Dramatyczna akcja ratunkowa
W akcję ratunkową zaangażowało się ostatnio 10 dodatkowych statków oraz kilka zdalnych łodzi podwodnych. Eksperci nie mają jednak złudzeń, że przebywanie w pobliżu wraka Titanica niesie ze sobą wiele zagrożeń. Nie jest wykluczone, że poszukiwana łódź podwodna mogła zaplątać się w jakiś element konstrukcji bądź w sieci rybackie. Dodatkowo niepocieszającym jest fakt, że kadłub Titana zbudowany jest z włókna węglowego, który uważany jest za materiał niedostatecznie przetestowany. Eksperci biorą jeszcze pod uwagę możliwość, że na Titanie mogło dojść do awarii zasilania lub elektroniki. Wciąż jednak zastanawiające jest, dlaczego statek do tej pory nie wypłynął na powierzchnię. Frank Owen, ekspert ds. poszukiwań i ratownictwa podwodnego, podkreślił, że nawet jeżeli łódź wypłynęłaby na powierzchnię, to wcale nie oznacza, że załoga jest uratowana. Właz maszyny został bowiem zaryglowany od zewnątrz, co oznacza, że poszkodowani nie będą mogli wyjść ze środka i tak czy inaczej zabraknie im powietrza. Kolejnym scenariuszem branym pod uwagę jest ten, w którym Titan miałby uderzyć w dno oceaniczne i roztrzaskać się.
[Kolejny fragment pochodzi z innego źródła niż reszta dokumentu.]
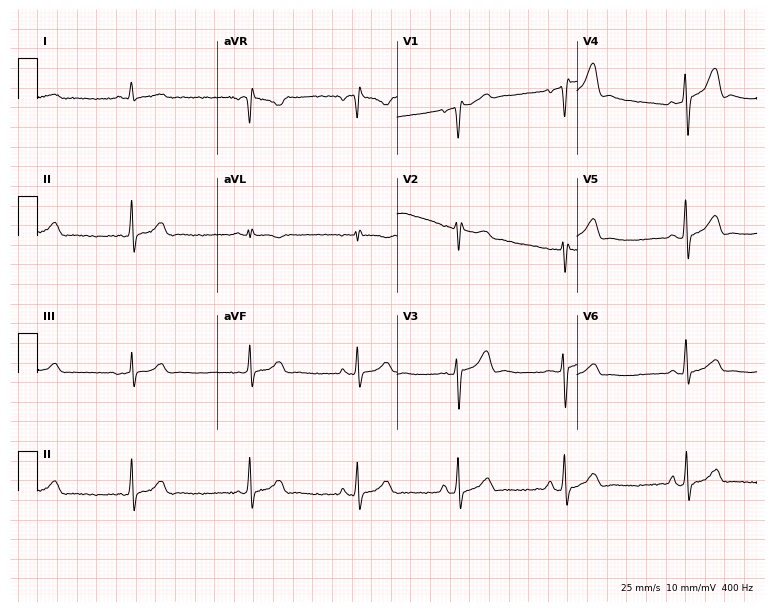
ECG — a male, 47 years old. Screened for six findings — first-degree AV block, right bundle branch block, left bundle branch block, sinus bradycardia, atrial fibrillation, sinus tachycardia — none is recorded. Other findings, if any, are not listed.
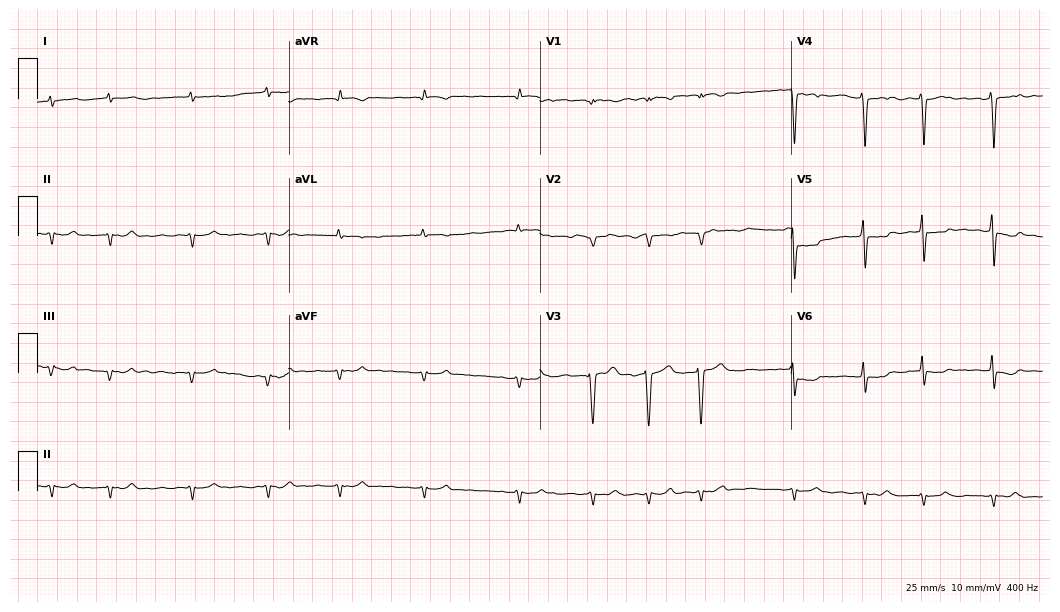
12-lead ECG from a 69-year-old male patient. Findings include atrial fibrillation (AF).

Rodzina i przyjaciele zaginionych nie kryją przerażenia.
– To byłby cud, gdyby odnaleźli się żywi – powiedziała przyjaciółka Hamisha Hardinga.
John Mauger z amerykańskiej straży przybrzeżnej zapewnił, że akcja poszukiwawcza będzie kontynuowana, „dopóki istnieje szansa na przeżycie” pasażerów, a ekipy ratunkowe będą na siłach, by dokonywać poszukiwań.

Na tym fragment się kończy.